Q210 Mr Evans: Do you think it is
right that anybody should be acting on behalf of the Government
to lobby anybody against one candidate or for another?
Mr Clegg: I have no evidence to
support that suggestion.
Q211 Mr Evans: Can I ask you, therefore,
have any of your voting members reported to you that any discussions
took place between them and either the Government directly, ministers
or, indeed, anybody acting on behalf of the Government?
Mr Clegg: Some of the voting members
had discussions with me relating to approaches made to them by
members of the sports councils and members of the various institutes.
Whether you class those quangos as being related to Government,
I am not sure; by their Royal Charter they are independent of
them.
Q212 Mr Evans: Can you put a little
more meat on the bones then and tell us which sporting bodies
contacted your voting members and lobbied them?
Mr Clegg: All I can tell you is
discussions did take place between some of my voting members and
representatives from UK Sport and the English Institute of Sport.
Mr Evans: Do you think that is appropriate
because you can argue that they are representative of the Government?
These are bodies funded by the Government.
Mr Hall: They do not represent the Government.
Q213 Mr Evans: They are funded by
Government.
Mr Clegg: The sports councils
were established to represent sport to the Government, and, therefore,
it is entirely appropriate that those people with an interest
in sport and ensuring that we succeed in this process have the
opportunity to voice their views.
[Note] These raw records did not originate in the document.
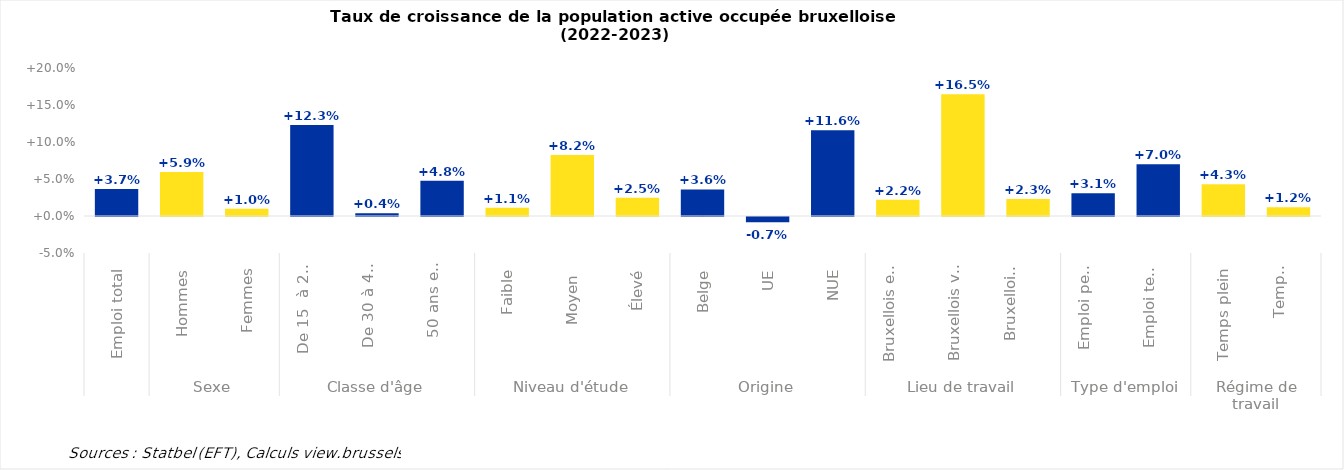
| Category | % |
|---|---|
| 0 | 0.037 |
| 1 | 0.059 |
| 2 | 0.01 |
| 3 | 0.123 |
| 4 | 0.004 |
| 5 | 0.048 |
| 6 | 0.011 |
| 7 | 0.082 |
| 8 | 0.025 |
| 9 | 0.036 |
| 10 | -0.007 |
| 11 | 0.116 |
| 12 | 0.022 |
| 13 | 0.165 |
| 14 | 0.023 |
| 15 | 0.031 |
| 16 | 0.07 |
| 17 | 0.043 |
| 18 | 0.012 |
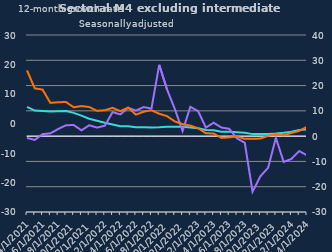
| Category | zero | Households | Non-intermediate OFCs |
|---|---|---|---|
| Apr-2021 | 0 | 11.6 | -0.7 |
| May-2021 | 0 | 10.1 | -1.5 |
| Jun-2021 | 0 | 9.9 | 0.8 |
| Jul-2021 | 0 | 9.7 | 1.1 |
| Aug-2021 | 0 | 9.8 | 2.8 |
| Sep-2021 | 0 | 9.9 | 4.3 |
| Oct-2021 | 0 | 9.2 | 4.4 |
| Nov-2021 | 0 | 8.1 | 2.3 |
| Dec-2021 | 0 | 6.9 | 4.3 |
| Jan-2022 | 0 | 6.1 | 3.4 |
| Feb-2022 | 0 | 5.3 | 4.1 |
| Mar-2022 | 0 | 4.6 | 9.5 |
| Apr-2022 | 0 | 3.9 | 8.6 |
| May-2022 | 0 | 3.9 | 11.2 |
| Jun-2022 | 0 | 3.5 | 10.1 |
| Jul-2022 | 0 | 3.5 | 11.5 |
| Aug-2022 | 0 | 3.4 | 10.9 |
| Sep-2022 | 0 | 3.5 | 28.2 |
| Oct-2022 | 0 | 3.7 | 18.5 |
| Nov-2022 | 0 | 3.7 | 10.8 |
| Dec-2022 | 0 | 3.7 | 2 |
| Jan-2023 | 0 | 3.4 | 11.6 |
| Feb-2023 | 0 | 3.1 | 9.9 |
| Mar-2023 | 0 | 2.4 | 3.4 |
| Apr-2023 | 0 | 2.3 | 5.3 |
| May-2023 | 0 | 1.7 | 3.4 |
| Jun-2023 | 0 | 1.7 | 2.9 |
| Jul-2023 | 0 | 1.5 | -0.9 |
| Aug-2023 | 0 | 1.3 | -2.6 |
| Sep-2023 | 0 | 0.8 | -22 |
| Oct-2023 | 0 | 0.8 | -15.9 |
| Nov-2023 | 0 | 0.8 | -12.5 |
| Dec-2023 | 0 | 1 | -0.7 |
| Jan-2024 | 0 | 1.3 | -10.2 |
| Feb-2024 | 0 | 1.7 | -9 |
| Mar-2024 | 0 | 2.4 | -5.9 |
| Apr-2024 | 0 | 2.7 | -7.6 |
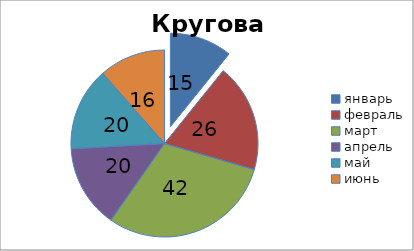
| Category | Филиал1 |
|---|---|
| январь | 15 |
| февраль | 26 |
| март | 42 |
| апрель | 20 |
| май | 20 |
| июнь | 16 |
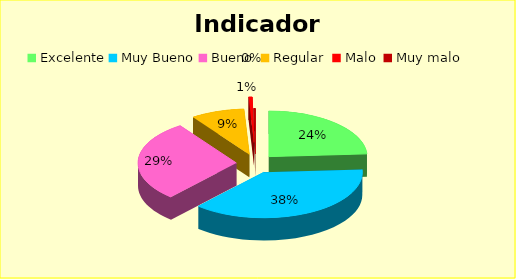
| Category | Series 0 |
|---|---|
| Excelente | 0.24 |
| Muy Bueno | 0.375 |
| Bueno  | 0.287 |
| Regular  | 0.088 |
| Malo  | 0.006 |
| Muy malo  | 0.003 |
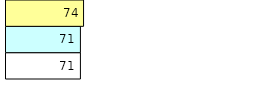
| Category | Total Standouts | Total Recd | Total Tipsters |
|---|---|---|---|
| 0 | 71 | 71 | 74 |
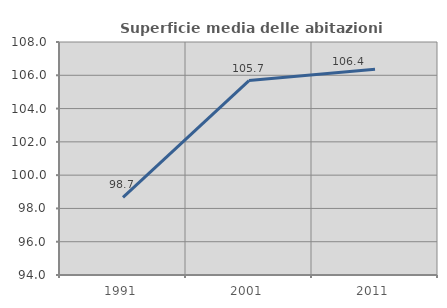
| Category | Superficie media delle abitazioni occupate |
|---|---|
| 1991.0 | 98.659 |
| 2001.0 | 105.68 |
| 2011.0 | 106.369 |
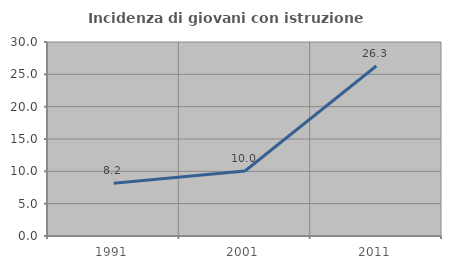
| Category | Incidenza di giovani con istruzione universitaria |
|---|---|
| 1991.0 | 8.155 |
| 2001.0 | 10.046 |
| 2011.0 | 26.289 |
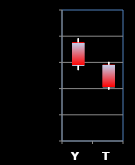
| Category | Series 0 | Series 1 | Series 2 | Series 3 |
|---|---|---|---|---|
| Y | 3.188 | 3.196 | 3.135 | 3.144 |
| T | 3.145 | 3.151 | 3.098 | 3.103 |

Whether those were taken on
board by the voting members or not, I am not sure.
Q214 Mr Evans: Can I ask the Chairman,
therefore, this question: what was the mood during the period
when this election was going on? Did you have any evidence that
there was any lobbying going on?
Lord Moynihan: I read in the media
that there was a quite a lot of activity going on in the wings,
I was unaware of it personally. I take the view, Nigel, that the
BOA is an independent body. It is not funded by Government. It
has always been robust in maintaining and treasuring its independence
back to the days in 1980 when Government sought to encourage it
not to send a team to the Moscow Olympics. It was fiercely independent
of its position then that it should consider that advice and then
decide to leave the final decision to the governing bodies of
sport. Its independence is well documented through history. On
this occasion I do not think, if any of it was true, and I have
no evidence to suggest that it was, it would have been a constructive
way forward for a government to move in a direction you describe.
If anything, it would probably have been counter-productive but,
as I said, that is pure speculation.
Q215 Mr Evans: Can I ask you, finally,
on looking towards the Olympics, is it part of your role as Chairman
to look at some of these sporting bodies as well and to make recommendations
about the way that they are organised in order that they may perform
better themselves in the run up to the Olympics?
Lord Moynihan: Anything that can
improve the delivery of services and funding to the sports men
and women in this country, particularly as far as the British
Olympic Association is concerned, is a matter of concern and interest
to the British Olympic Association. Yes, as part of the wider
legacy of ensuring the passion and the tremendous support for
a host nation which the Olympic Games delivers, then it is important
that we make sure we have a fit-for-purpose sports policy throughout
the United Kingdom which matches the tremendous achievement the
Prime Minister and Lord Coe and his team put in in Singapore.
A fit-for-purpose sports policy has to match the great challenges
we have ahead of us now to deliver success in 2012 but also to
benefit from the wider legacy of ensuring that the quality of
sports provision in the United Kingdom and the importance given
to sports policy in the United Kingdom is significantly increased.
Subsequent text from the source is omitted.